STDI Imam Syafi’i Jember (STDIIS) menerima kunjungan dari Yayasan Abu Dzar Tangerang Selatan, yang membawahi unit pendidikan TK, SD, PKBM, Pondok Tahfizh Plus (setara SMP dan SMA) Abu Dzar, pada hari Jumat, 12 Desember 2025. Kunjungan tersebut dilaksanakan dalam rangka studi banding terkait pengelolaan lembaga, pemaparan program pendidikan, sistem pembinaan, serta kegiatan pengembangan kampus STDIIS.
Kegiatan berlangsung di ruang rapat lantai dua gedung al-Hafizh Ibnu Hajar al-Asqalani dan dihadiri oleh 10 orang rombongan dari Yayasan Abu Dzar yang terdiri atas jajaran pengurus, pembina, kepala sekolah, koordinator tahfizh, hingga kesantrian.


Sambutan pertama disampaikan oleh Ustadz Ardiansyah Putra, Lc., M.H., selaku Direktur Pendidikan Yayasan Abu Dzar. Dalam sambutannya, beliau menyampaikan bahwa tujuan kunjungan ini adalah untuk belajar, menyerap, dan mendengar pengalaman STDIIS dalam mengelola lembaga pendidikan serta meningkatkan kualitas sumber daya manusia. Ia juga mengucapkan terima kasih atas sambutan hangat dan kesempatan yang diberikan kepada rombongan Yayasan Abu Dzar untuk berkunjung dan berdiskusi.

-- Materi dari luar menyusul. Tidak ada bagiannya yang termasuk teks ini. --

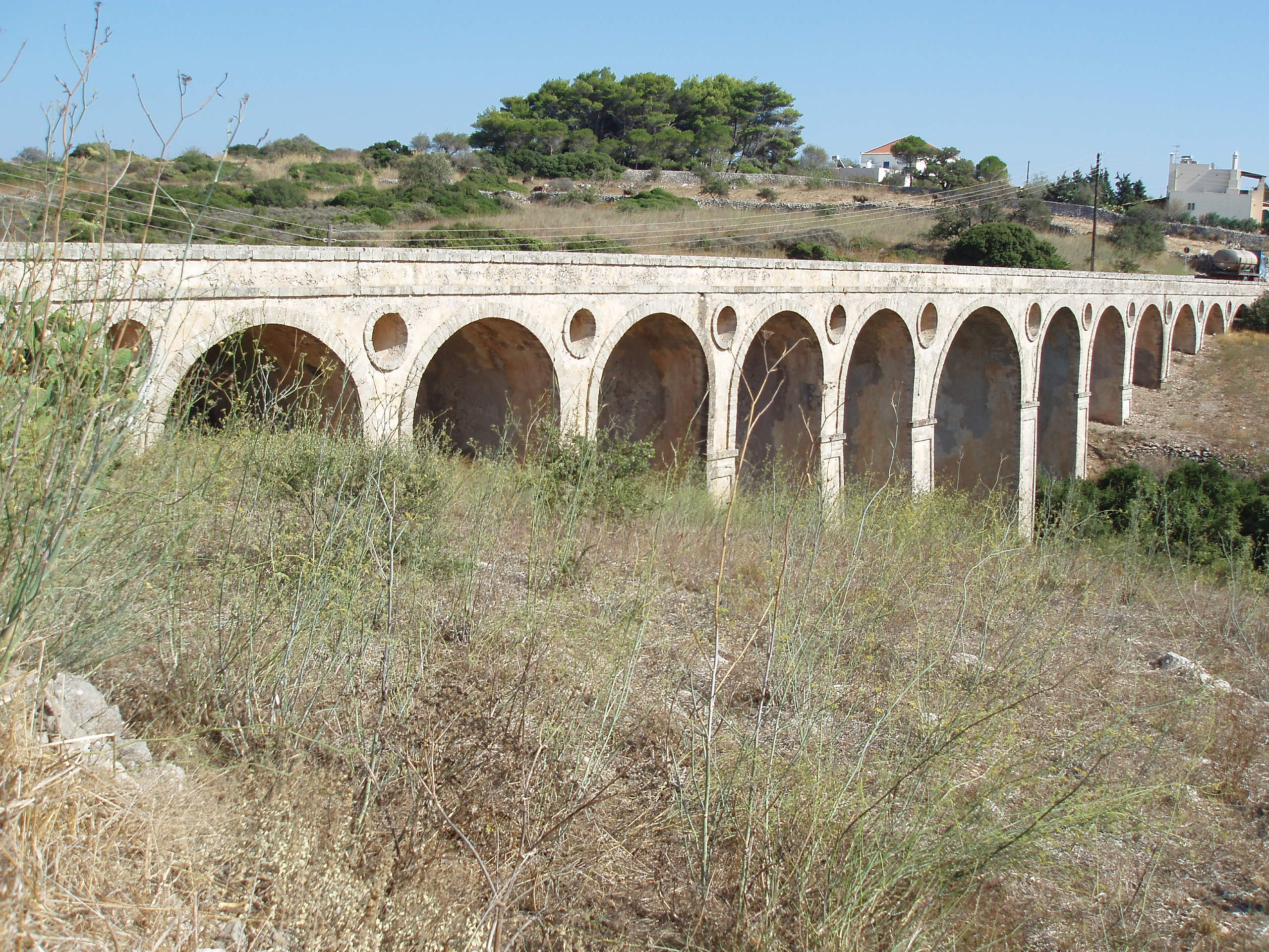 Katouni-Brücke auf Kythira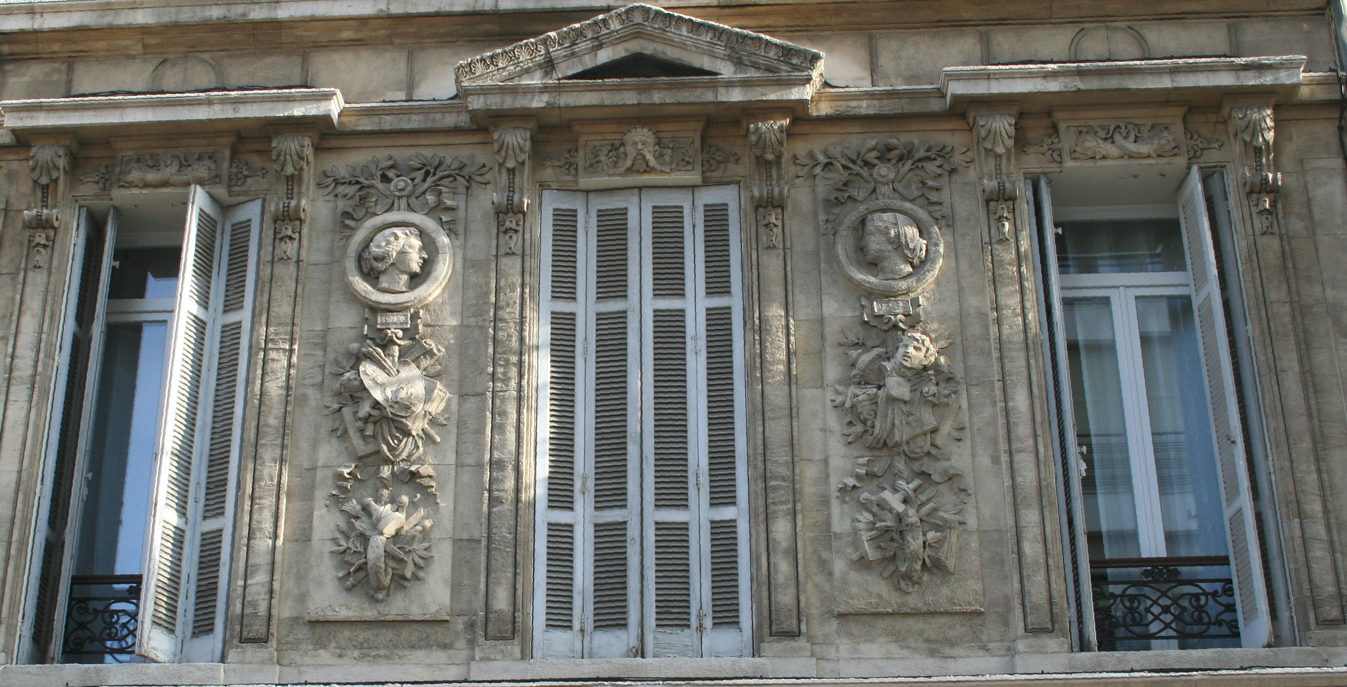 Sculpture de la façade de l'immeuble situé au 11 rue Maurel à Marseille réalisée par Aldebert qui a habité cette maison.

Selanjutnya, sambutan disampaikan oleh Ustadz Dr. Anas Burhanuddin, M.A. yang menyambut baik kunjungan tersebut. Beliau mengungkapkan rasa bahagia atas kunjungan Yayasan Abu Dzar dan menegaskan bahwa STDIIS terbuka untuk berbagi ilmu dan pengalaman, terutama karena kedua lembaga bergerak di bidang yang sama, yaitu pendidikan dan dakwah Islam.
Kegiatan dilanjutkan dengan sesi diskusi kelembagaan yang membahas berbagai topik strategis, di antaranya peluang pembukaan cabang kampus STDIIS di Tangerang Selatan serta pengadaan Rekognisi Pembelajaran Lampau (RPL). Dalam sesi ini, Ustadz Anas menjelaskan salah satu upaya STDIIS dalam meningkatkan kualitas SDM mahasiswa melalui konsep Masjid Pendidikan. Ia menyampaikan bahwa penggunaan bahasa Arab yang sebelumnya terbatas pada kegiatan belajar mengajar kini diperluas melalui kajian rutin di Masjid Ar-Rahmah yang disampaikan dalam bahasa Arab. Peningkatan ini juga didukung dengan kegiatan mulazamah yang mayoritas disampaikan dengan bahasa Arab, halaqah tahfizh, serta hafalan matan, sebagai upaya penguatan pendidikan bahasa Arab.
Pada kesempatan yang sama, Ustadz Salman Zulfahmi, S.Ag., M.Ag., selaku Kepala Urusan Organisasi Mahasiswa STDIIS, menjelaskan bahwa pembinaan mahasiswa di STDIIS juga dilakukan melalui keberadaan sekitar 40 Unit Kegiatan Mahasiswa (UKM), baik di putra maupun putri. UKM tersebut berfungsi untuk membangun kemampuan dan mengasah soft skill mahasiswa, mulai dari bidang informatika, olahraga seperti voli, futsal, dan basket, hingga penguatan hafalan melalui UKM Huffazhul Wahyain.
Turut hadir dalam sesi diskusi Puket II Bidang Umum dan Keuangan, Ustadz Ahyat Habibi, Lc., M.Pd., serta Puket III Bidang Kemahasiswaan, Ustadz Dr. Muhammad Nur Ihsan, M.A., yang turut melengkapi diskusi dengan berbagai insight terkait pengelolaan program dan pengembangan kampus STDIIS.
Melalui kunjungan ini, kedua belah pihak berharap diskusi yang terjalin dapat berlanjut pada realisasi kerja sama resmi melalui penandatanganan Nota Kesepahaman (MoU). Dan salah satu bentuk kerja sama yang memungkinkan untuk direalisasikan adalah pada bidang penerimaan mahasiswa baru.